Please help me solve the problem

Once, after the Olympiad in Economics, Misha had a very colorful and unusual dream. The boy turned out to be the Minister of Finance of Berland. Realizing his importance, he immediately decided to reform the country. Earlier in Berland, banknotes with denominations of 1, 10, 100 and 1000 burles were used. Misha found this system extremely commonplace, so he decided to come up with something of his own.

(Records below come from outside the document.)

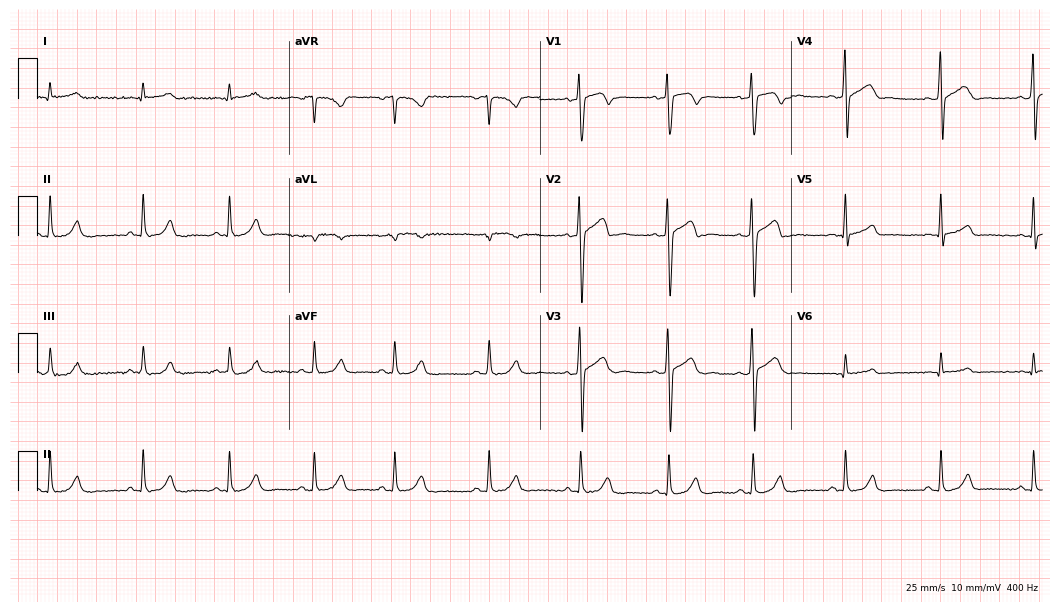
12-lead ECG from a male, 26 years old. Recorded interpretation: within normal limits.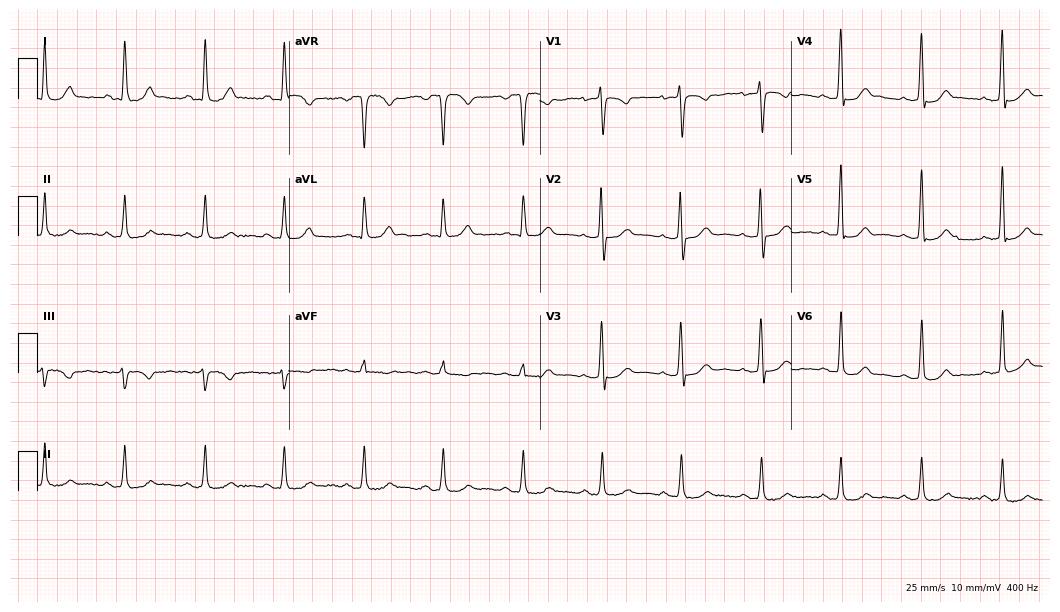
12-lead ECG from a 41-year-old male patient. No first-degree AV block, right bundle branch block, left bundle branch block, sinus bradycardia, atrial fibrillation or sinus tachycardia recorded for this tracing.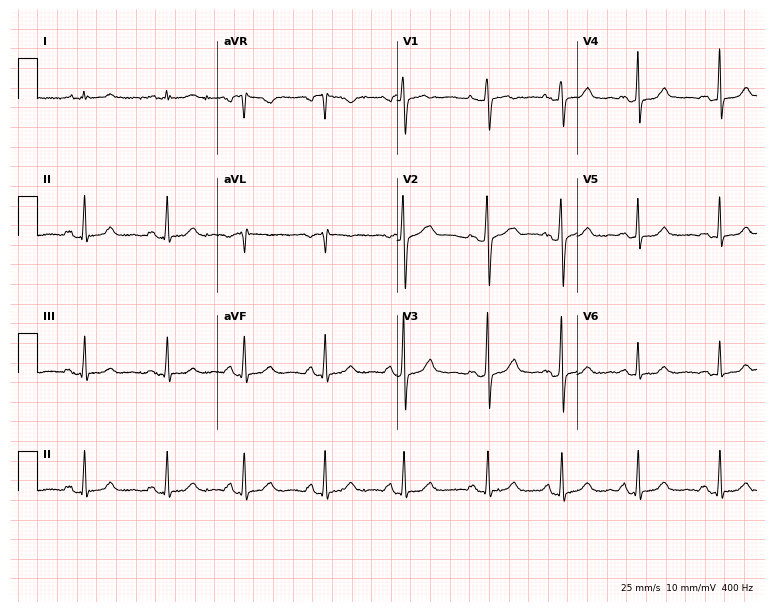
12-lead ECG from a female, 50 years old (7.3-second recording at 400 Hz). Recorded interpretation: within normal limits.

The boy chose two integers x and y (x ≤ y) and announced that now only banknotes with denominations x, x + 1, x + 2, …, y burles will be used in Berland. Soon the reform was adopted and came into force, but the population of the country did not like it at all. Discontent began due to the fact that now, using new banknotes, it was not possible to collect any amount.

For example, if Misha chose the numbers x = 5 and y = 7, then it is impossible to collect the sums of 1, 2, 3 and 4 burles. Also, you will not be able to collect the sums of 8 and 9 burles. If we choose the numbers x = y = 2, then it will be impossible to collect any odd amount.

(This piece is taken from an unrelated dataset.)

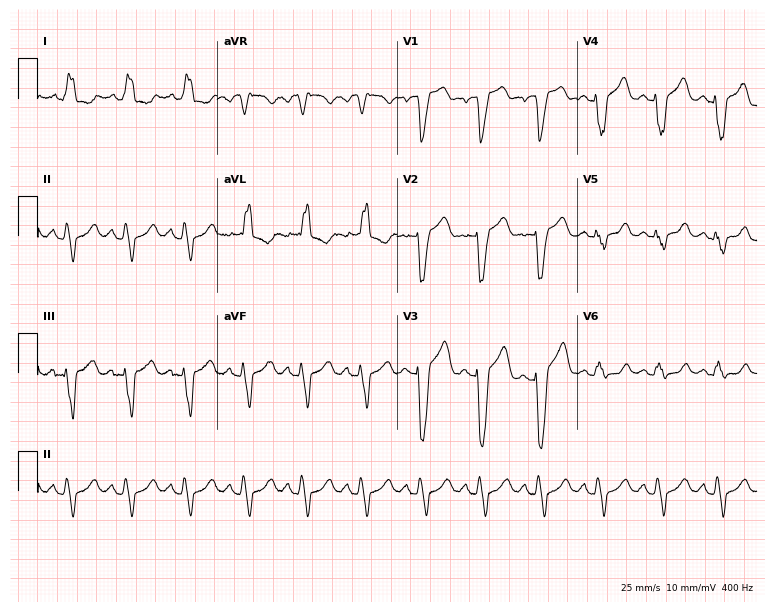
Standard 12-lead ECG recorded from a female, 82 years old (7.3-second recording at 400 Hz). The tracing shows left bundle branch block.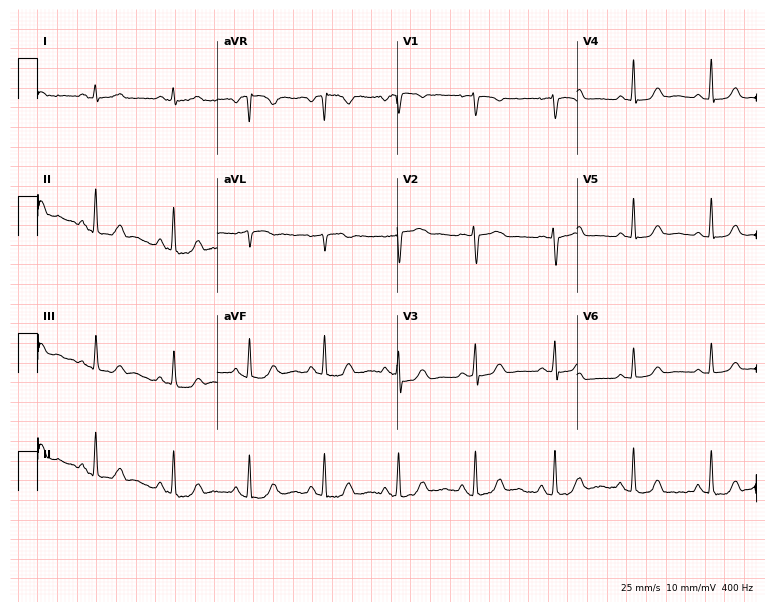
Standard 12-lead ECG recorded from a female patient, 56 years old. None of these six findings is recorded: first-degree AV block, right bundle branch block, left bundle branch block, sinus bradycardia, atrial fibrillation, sinus tachycardia.

Misha, on the verge of dismissal, decided to calm the population of Berland and present such a minimum number N that with the help of new banknotes it is possible to collect any amount, starting from N. Thus, it should be possible to collect the sums N burles, N + 1 burles, N + 2 burles, and so on. Help Misha find the required number N and avoid getting fired.

Input data

The first line of the input contains an integer x - the minimum denomination of new banknotes.

The second line contains an integer y (1 ≤ x ≤ y ≤ 2 × 109) - the maximum denomination of new banknotes.

Output

Print one natural number N - the minimum number such that using banknotes with denominations x, x + 1, x + 2, …, y you can type any amount, starting with N burles.

If there is no such number, print −1 as the answer.

Please note that the answer can be quite large, so you should use a 64-bit data type, for example long long in C / C ++, long in Java and C #, int64 in Pascal.